Sum of the series $\sum u_n$ where $u_n=\frac{\sqrt{(n-1)!}}{(1+\sqrt{1}) \dots (1+\sqrt{n})}$

Question

While I'm able to prove that the series $u_n=\frac{\sqrt{(n-1)!}}{(1+\sqrt{1}) \dots (1+\sqrt{n})}$ converges, I don't see the trick to compute the value of its sum starting at $n=2$.

Any clue on the way to compute the sum?

Answer 1

Lemma: For $n>1$, one has $u_n\sqrt n -u_{n-1}\sqrt{n-1}=-u_n$.
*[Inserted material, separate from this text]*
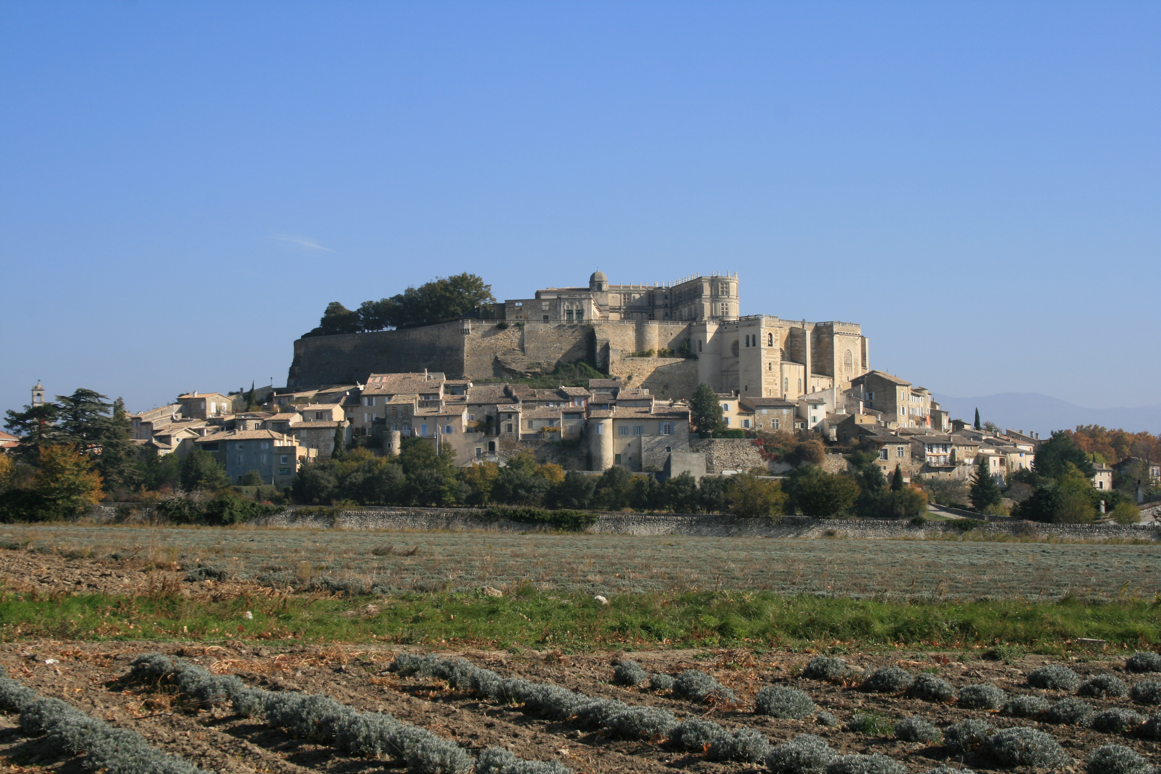 Die Ortschaft Grignan im Département Drôme, Frankreich

Proof: We have \begin{align*} \color{blue}{u_n\sqrt n} -\color{red}{u_{n-1}\sqrt{n-1}}=\frac{\sqrt{(n-1)!}}{\prod_{k=1}^{n-1}(1+\sqrt k)}\left[\color{blue}{\frac{\sqrt n}{1+\sqrt{n}}}-\color{red}{1}\right]=-u_n. \end{align*} Corollary: Our sum is telescoping. Indeed, $$\sum_{n=2}^N u_n=\sum_{n=2}^N \left(u_{n-1}\sqrt{n-1}-u_n\sqrt n\right) =u_1-u_N\sqrt N.$$ Furthermore one can show that $u_N\sqrt{N}\to 0$ as $N\to\infty$, and therefore $$\lim_{n\to\infty}\sum_{n=2}^N u_n=u_1=\frac12.$$

Answer 2

$$\begin{eqnarray*} \log(u_n) &=& \sum_{k=1}^{n-1}\log(\sqrt{k})-\sum_{k=1}^{n}\log(1+\sqrt{k})\\&=&-\log(1+\sqrt{n})-\sum_{k=1}^{n-1}\log\left(1+\frac{1}{\sqrt{k}}\right)\\&\leq&-\log(1+\sqrt{n})-\log(2)\sum_{k=1}^{n-1}\frac{1}{\sqrt{k}}\end{eqnarray*}$$ hence $u_n$ behaves like $4^{-\sqrt{n}}$, leading to a clearly summable sequence.